I didn't clean the boiling kettle, but decided to keep it because of this:
The volume of my kettle is 20 us gal. The level of the wort was low (post boil volume=3gal) and so the surfaces of the kettle were low in temperature all the time during the boil. By low temperature i mean warm but not hot. I could keep touching the upper walls of the kettle without burning my hand but feeling warm metal.
In addition to that, when i put my wort chiller inside in order to sanitize it (a classic copper tubing), half of it was outside the boiling wort, and i was afraid of steam that would condense on the surface of the tubing, washing away microbes inside the wort.

Low starting gravity isn't something that could lead to infections?

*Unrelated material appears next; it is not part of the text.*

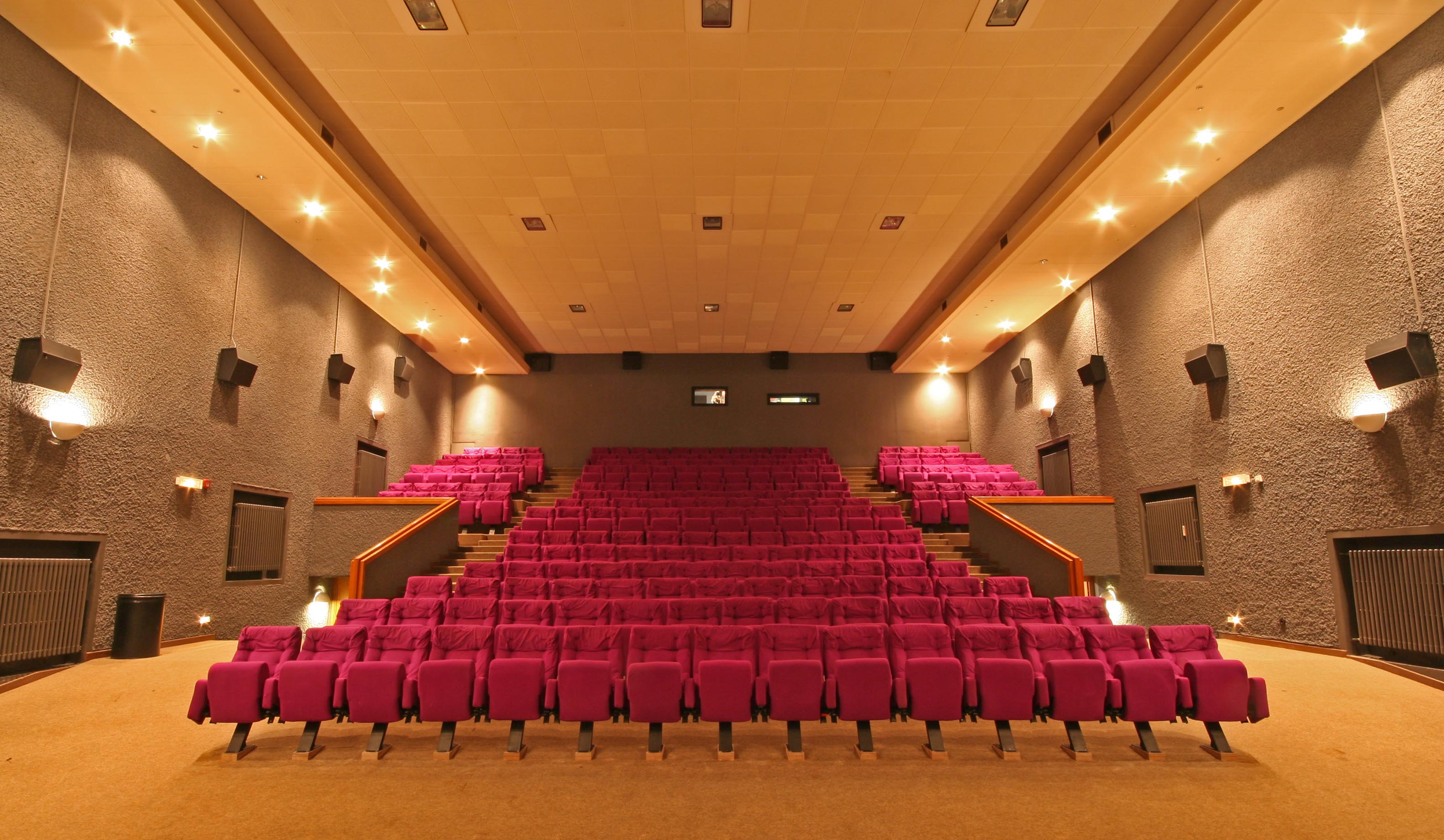 Den Ariston am neie "Look". Kategorie:Esch-Uelzecht Kategorie:Lëtzebuerger Kinoen

I use star san for sanitizing my equipment, and i've brewed 13 batches since now. I never had a problem.
 
All gravity is a measure of the amount of sugars in the fluid. It has nothing at all to do with infections. Did you boil your wort, or not? It's not clear from your post.
 
Of course i boiled for more than 90 minutes. I think it was 110 minutes, in order to vaporize more water and increase final gravity.

According to some literature, beers with alcohol, lower than 3.6% are more prone to infections than beers with higher alochol. That's why i am asking about other's experiences in low gravity=>low alcohol beers.